Hacer una manzana implica varios pasos o movimientos. Abrir la heladera y agarrar una manzana, de preferencia roja. Las verdes son –desde hace años– papas disfrazadas. Lavarla. Trozarla en cuatro porciones, o más. Pelar cada una cuidando de no perder carne en el proceso. Distribuirla bellamente en un cuenco o recipiente de cerámica. Servir inmediatamente. Rémora de la época en que Pequeña Montaña no sabía cómo usar un cuchillo , convertida ahora en abuso permitido, capilar.

–¡No te hago nada! ¡¿No me ves cómo estoy, qué me pasó?! –tromba histérica Vikinga Bonsái o Bombay.
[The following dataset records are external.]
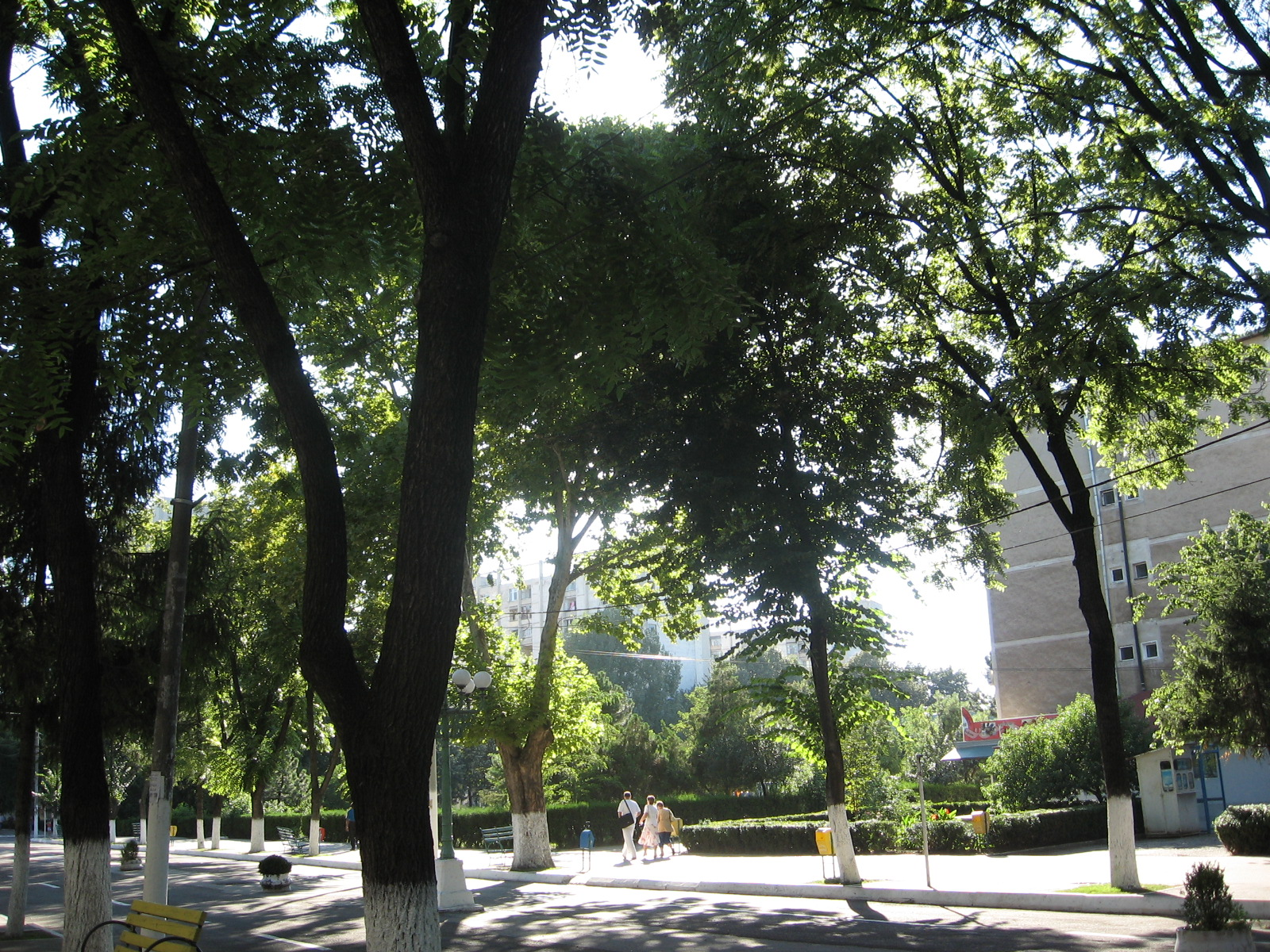 Street in Turnu Magurele, Romania
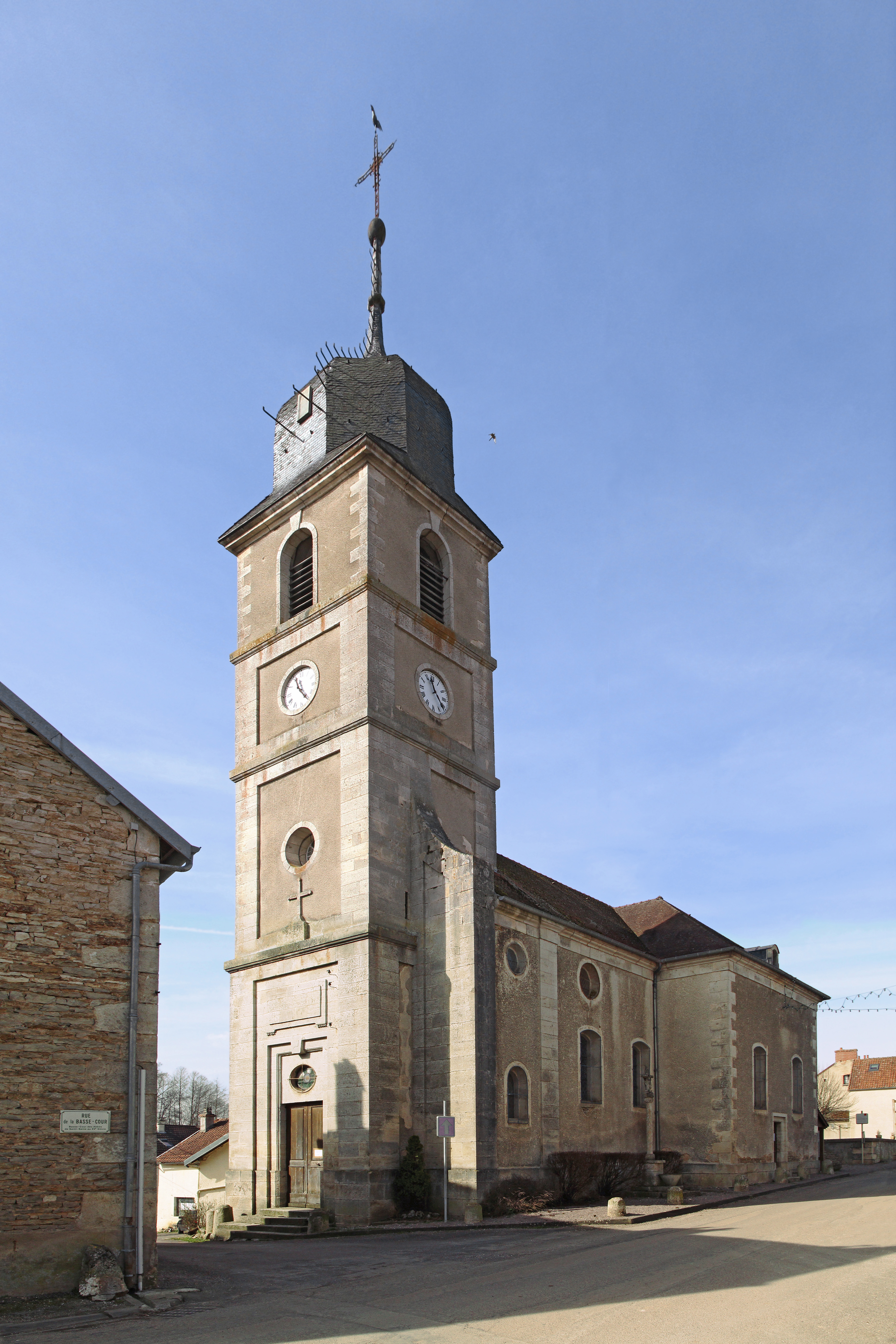 Église de la Nativité de Lamargelle
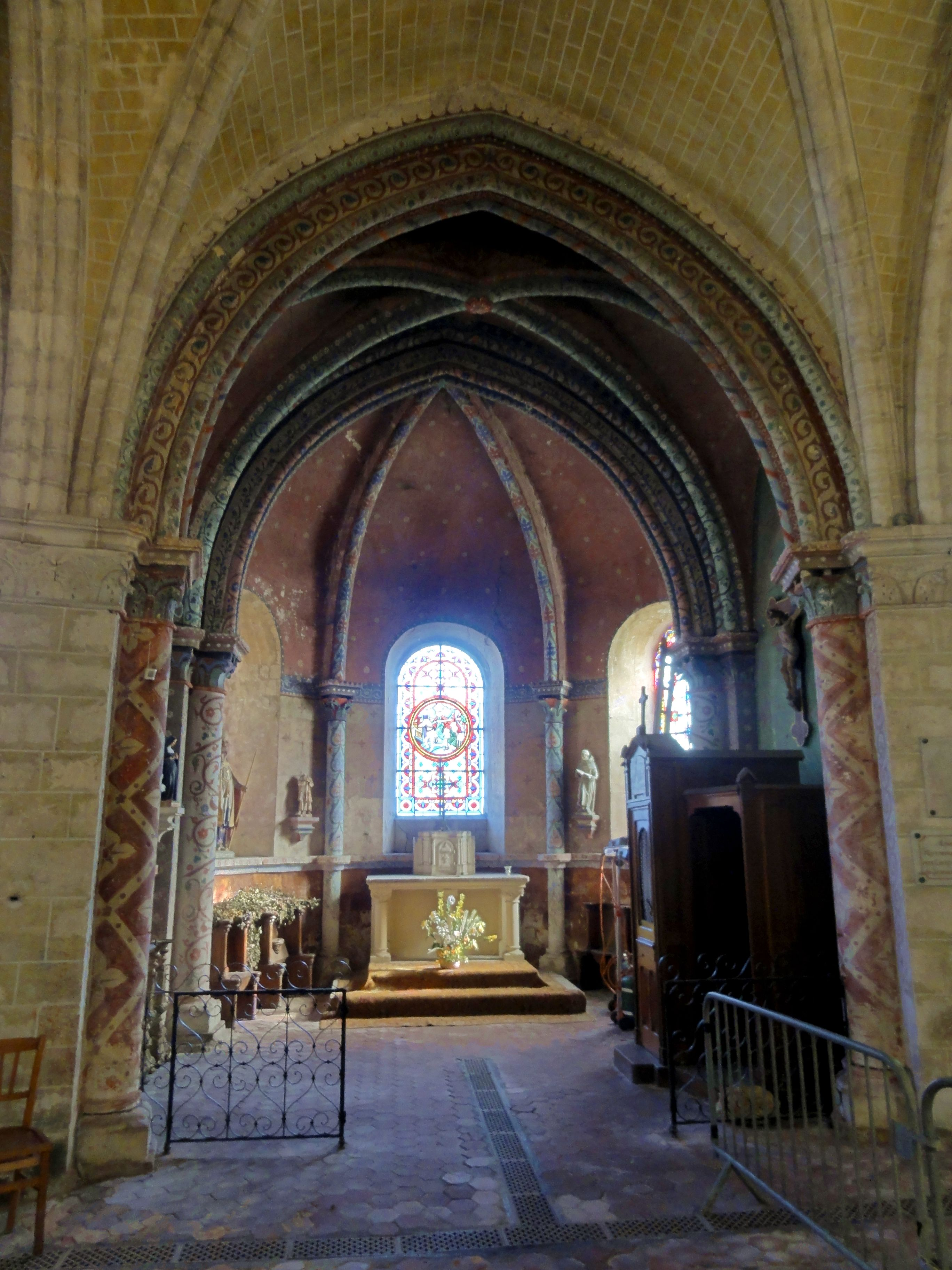 Déambulatoire, vue dans la chapelle sud-est.
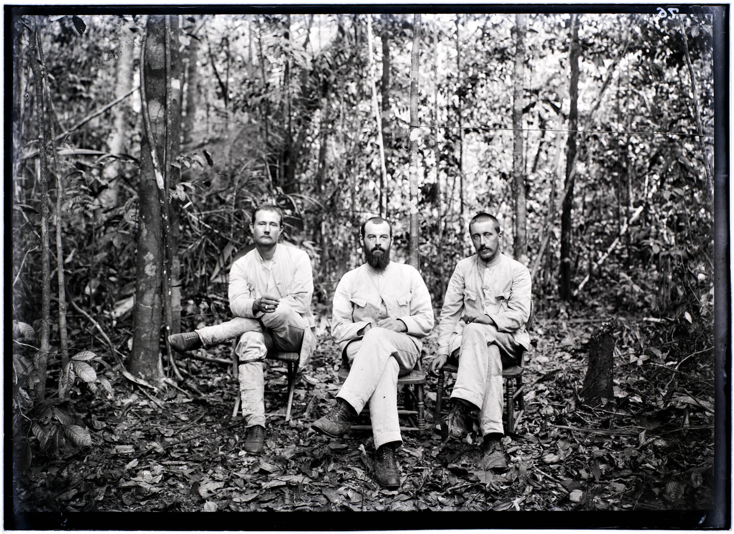 Expeditieleden A. Franssen Herderschee, G.M. Versteeg en C.H. de Goeje op het bivak bij de Papadron-val in de Paloemeu-rivier
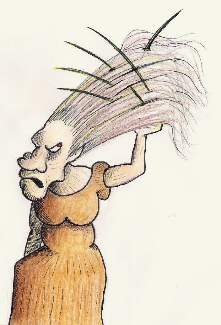 Pettenedda - creatura leggendaria sarda. Matite colorate e penna su carta
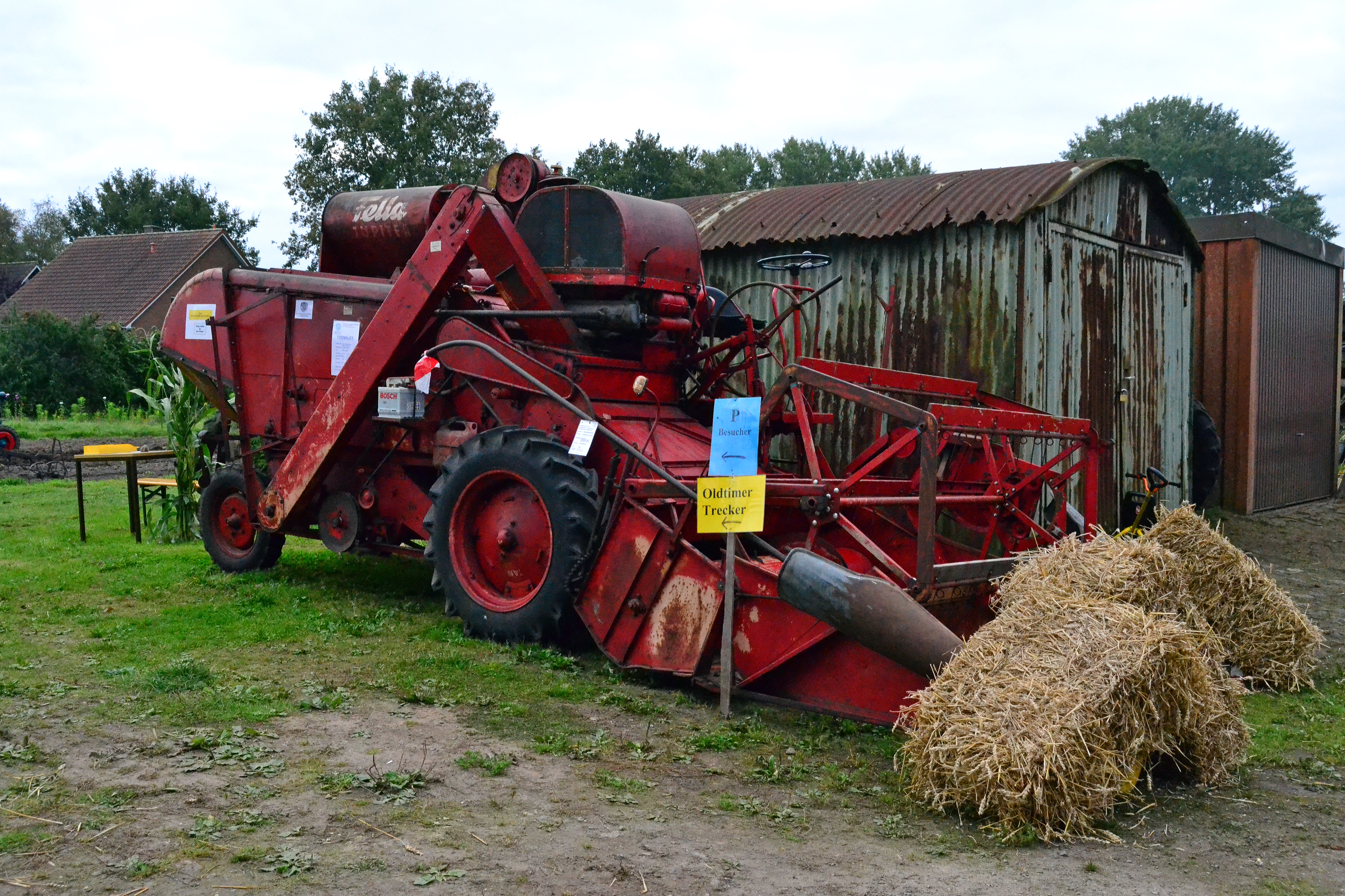 Fella Dreschmaschine „Jupiter“ Baujahr 1960, angetrienen von einem Volkswagen Industriemotor Typ 122, 29 PS 1192 ccm
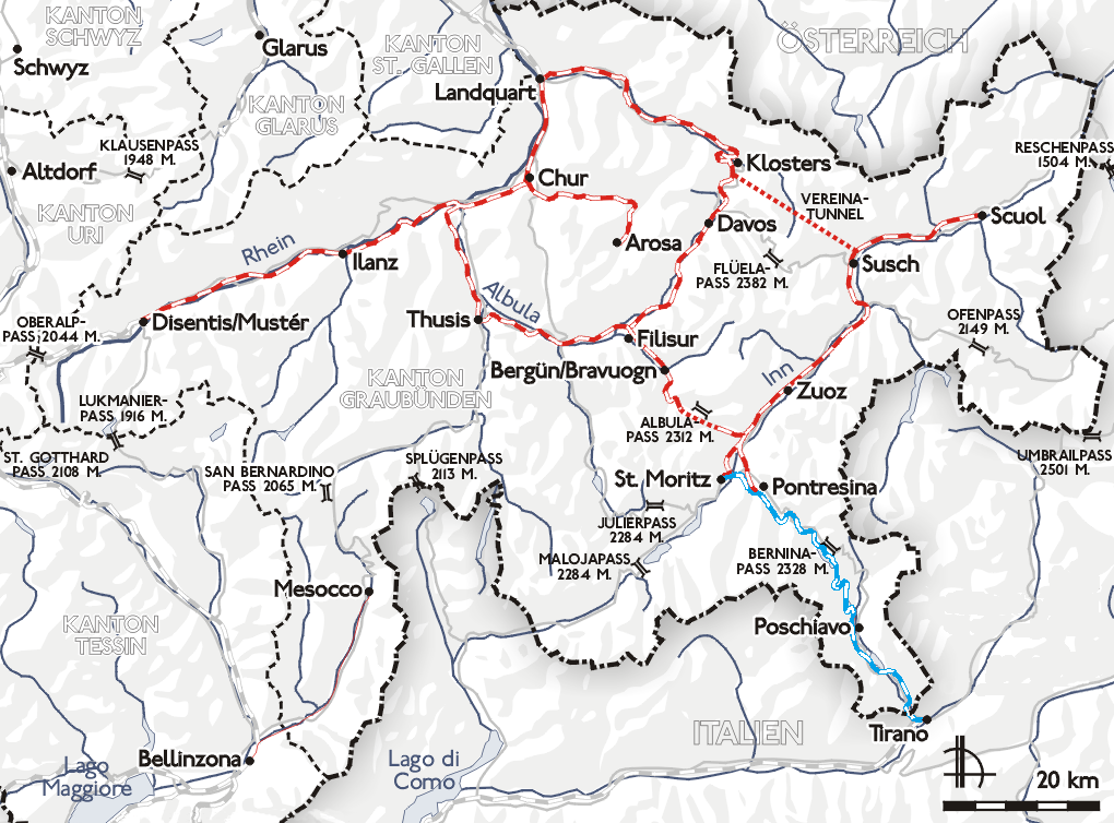 Streckennetz der Rhätischen Bahn (RhB)rot: Stammnetzblau: Berninalinie
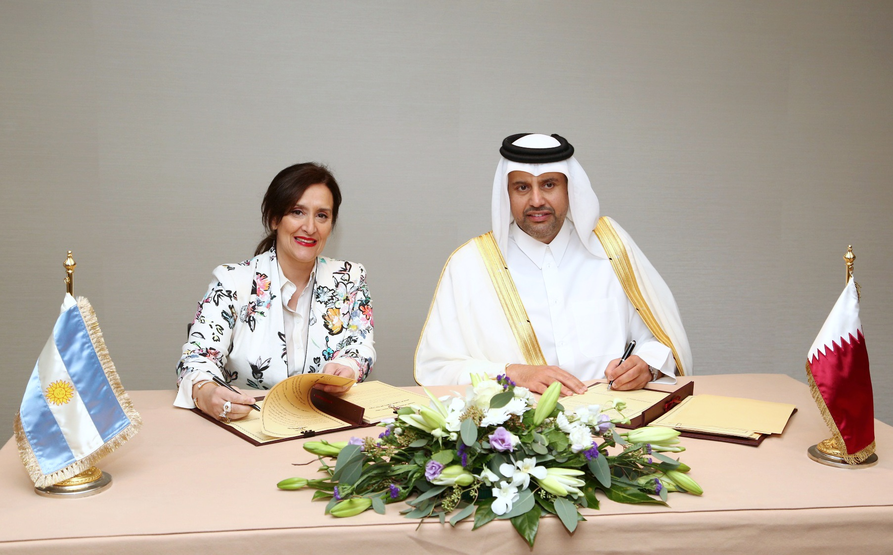 La Argentina y Qatar acordaron crear un fondo conjunto por 1000 millones de dólares para la realización de obras de infraestructura en el país.
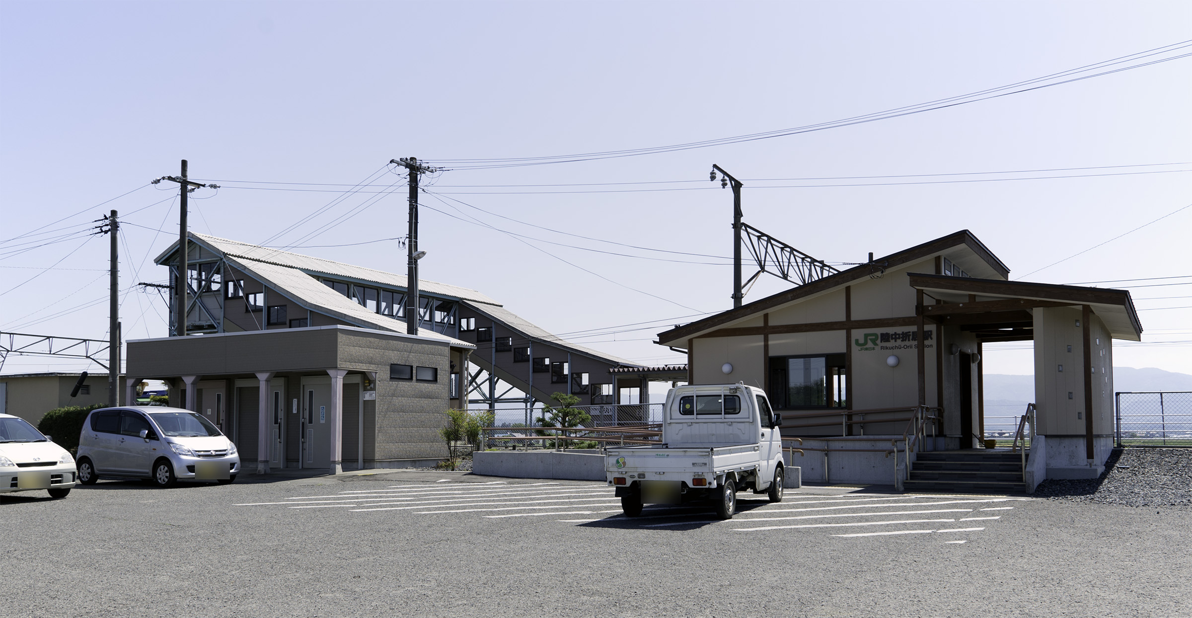 東日本旅客鉄道株式会社東北本線陸中折居駅全景
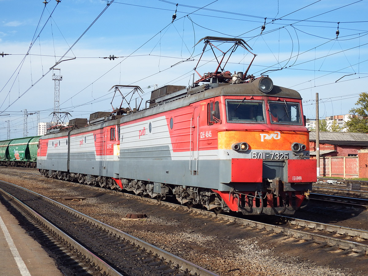 Электровоз ВЛ118-732Б+ВЛ118 в составе трёх секций Россия, Орловская область, станция Орёл
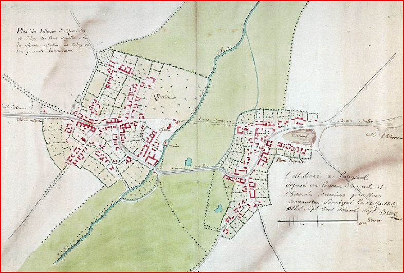 Plan des villages de Querrieu et de Pont-Noyelles établi en 1767. Il montre le détournement du chemin d'Amiens à Albert et celui du "Petit bras" de l'Hallue qui deviendra "La Sybirre" après son raccordement avec la source du même nom à Fréchencourt.
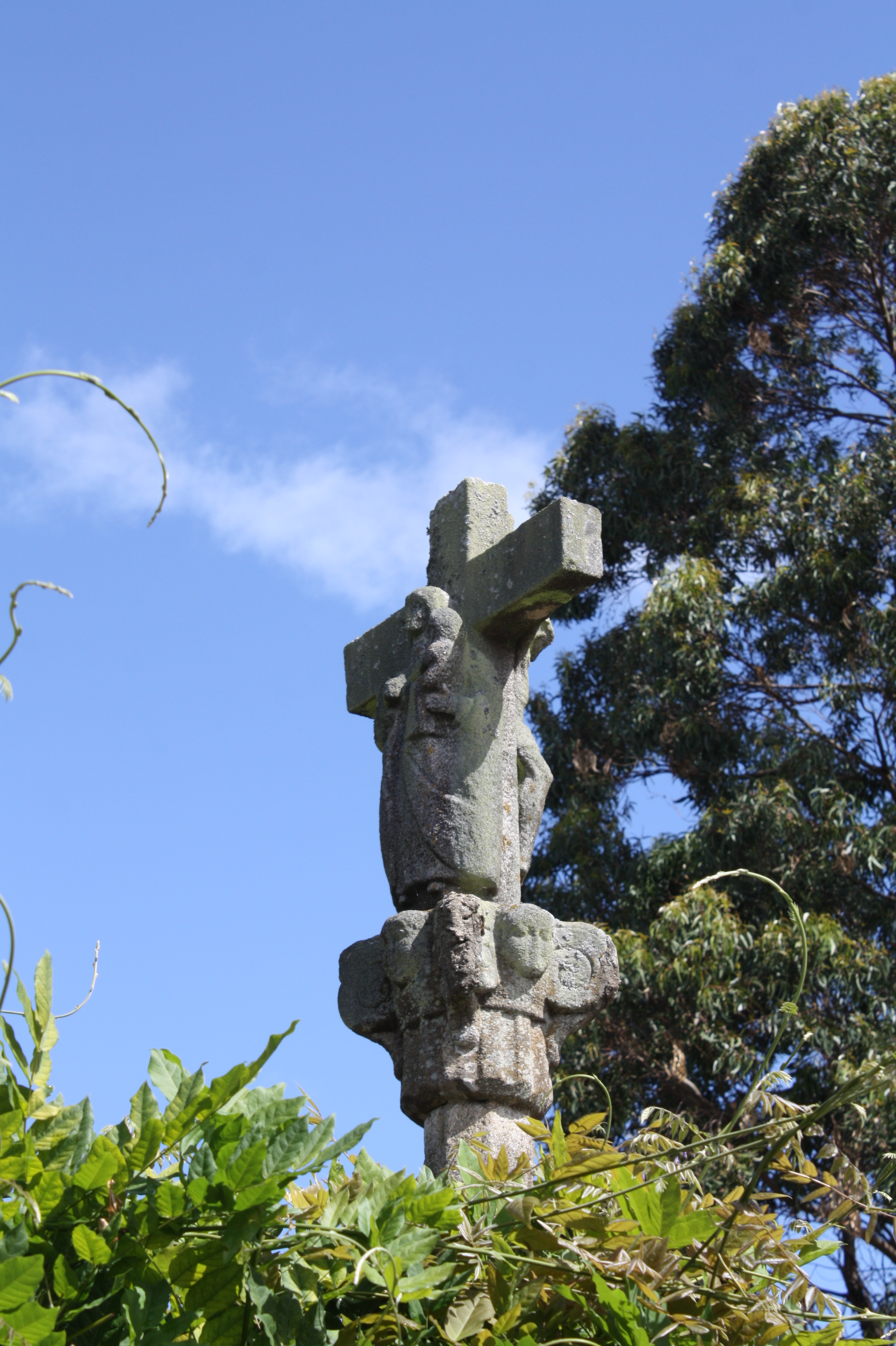 Cruceiro no lugar de Forxán, parroquia de Adina, concello de Sanxenxo (Pontevedra)

Convocado por un sacadismo atípico en su genitora, Pequeña Montaña se acerca a investigar. Torso desnudo té con leche, pies descalzos. Pelito corto bifronte, rojo el penacho, café el resto, en moda pájaro carpintero. Gran pecho, tanto que se le dificulta lo erguido, sentado semeja tortuga de caparazón abombado, panzota turgente presente, pletórica de potencia. Adolescencia se inicia. Los pantalones son modelo babucha, al verlos entró en trance si bien, activado su carácter opositivo por la mononez del nuevo localito de Ayelén, ahora sobre avenida Boedo, en un principio resiste el ingreso con gestos, voces y coces. No quiere entrar a lo que sindica como negocio “de nenas”. Arremete Vikinga Bonsái o Bombay con él y sus prejuicios, quejas, sin importársele un pepino reverendo.